Local AI needs to be the norm(unix.foo)
1438 points | 560 commentspage 5
tristor 1 hour ago|
The biggest challenge I have with local models right now (and I use them extensively) is search integration and tool calling. The thing that Claude and ChatGPT get right for most general purpose use cases which is hard to do with a local model is the model deciding when to search vs use its built-in training, and having strong search tooling, as well as tool calling for additional data sources via MCP. If you can incorporate the right data into the context window, local models are more than good enough for general purpose usage as they stand today. Qwen 3.5, Gemma 4, even gpt-oss-120b are solid at reasonable quants if they have the right data.

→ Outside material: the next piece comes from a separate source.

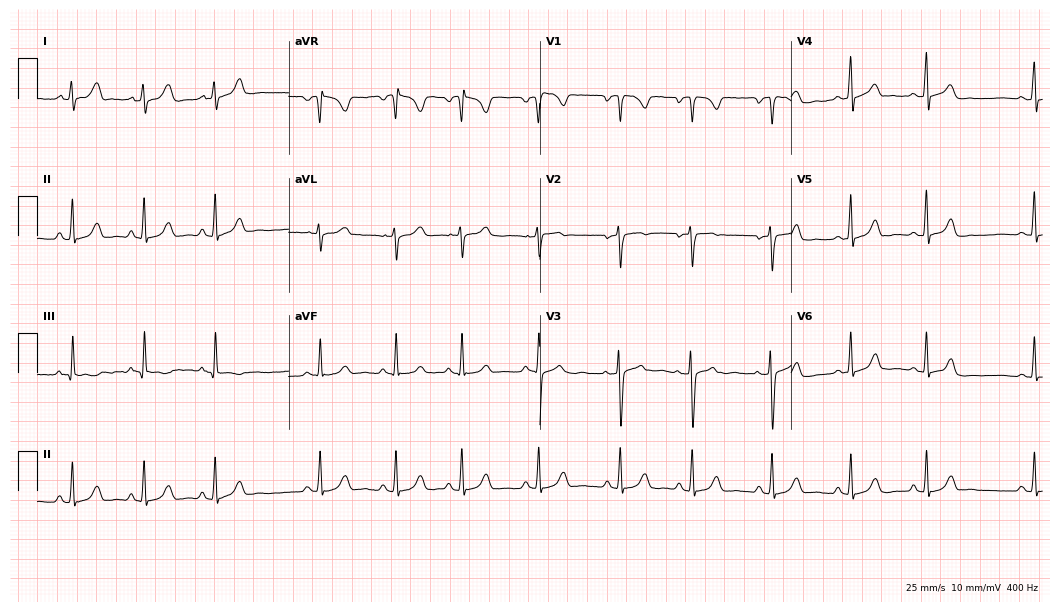
12-lead ECG from a 20-year-old woman. Recorded interpretation: within normal limits.

The moment we see standardized and batteries-included pathways to integrate search, ideally at no additional cost, in things like LM Studio combined with better tool calling in the local models, you'll quickly see local model performance catch up.

h05sz487b 8 hours ago||
I really want this to be true. For me getting all models to run to the best of my hardwares ability and the cli tool to also make best use of the model is still a headache. I had coding models not being able to do a search and replace depending on the tool through which they were called, visible <thinking> elements in my message flow, agents doing a task, failing at the linter, then reverting everything again so the linter is happy and presenting the result as a "good compromise".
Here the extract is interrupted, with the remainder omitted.